The case of Hall v. Potoker, 49 N.Y.2d 501, 403 N.E.2d 1210, 427 N.Y.S.2d 211 (1980), relied upon by the opinion, does not involve the admissibility of hearsay evidence in such a mistrial proceeding but simply its reliability where the out-of-court statements of a physician, who had previously testified, were reported to the court by the prosecutor without objection by the defendant.
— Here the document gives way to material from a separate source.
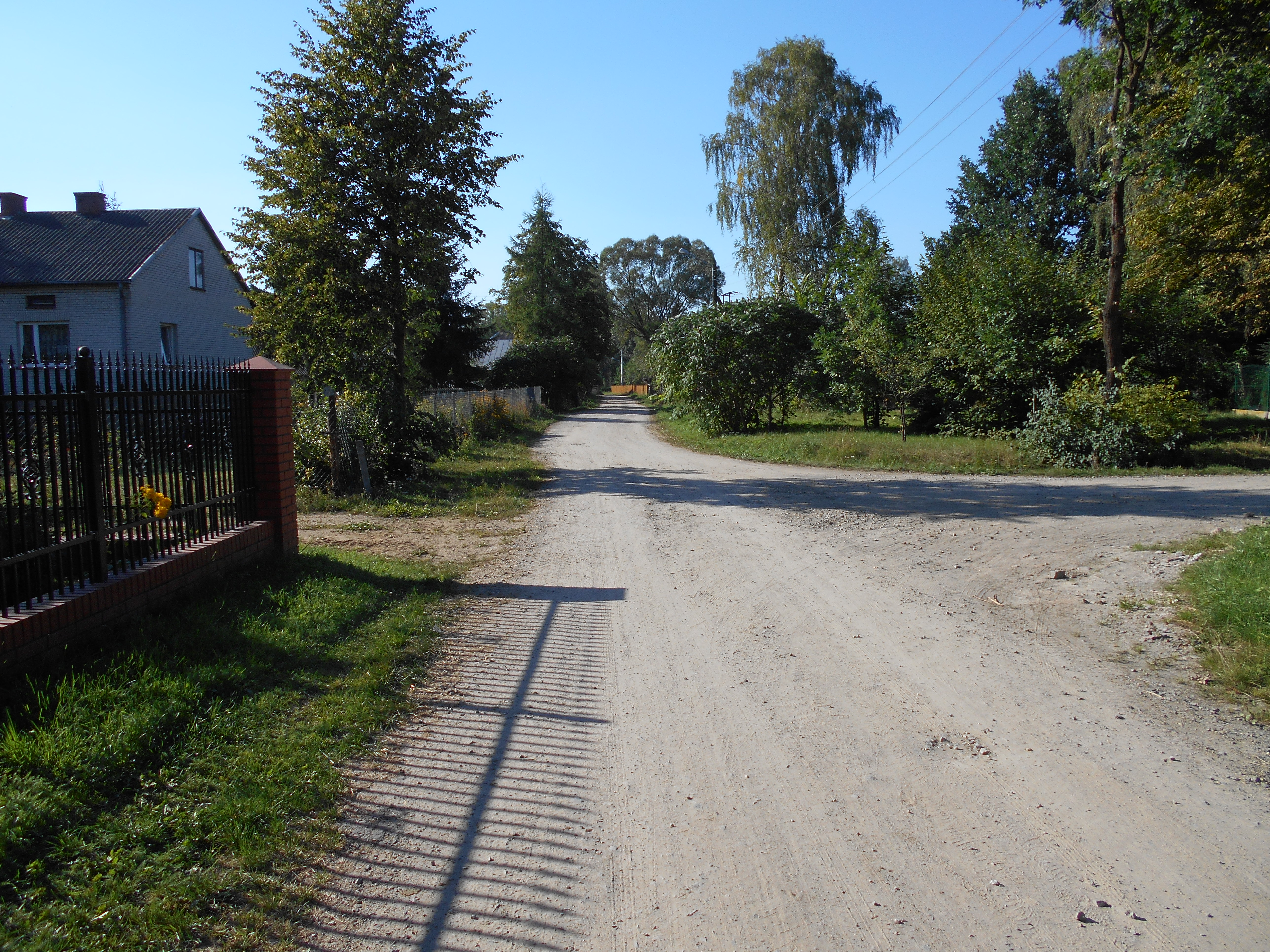 Miejscowość w gminie Siennica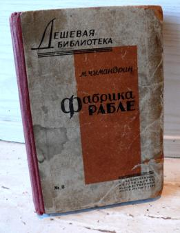 Чумандрин, Михаил Фёдорович. Фабрика Рабле, 1928

The issue raised on appeal was whether the court should have held an additional hearing on the con*386dition of the witness, as requested by the defendant the day after the physician’s statements had come into the case, rather than rely upon that unstricken evidence.

I agree with the result, nevertheless, because the letter of the cardiologist added very little to the evidence produced at the earlier hearing where Garrity had testified concerning his patient’s condition and had referred, without objection, to the findings of the cardiologist. Even without the letter, the record demonstrates adequate support for the granting of a mistrial.

Accordingly, I concur in the result.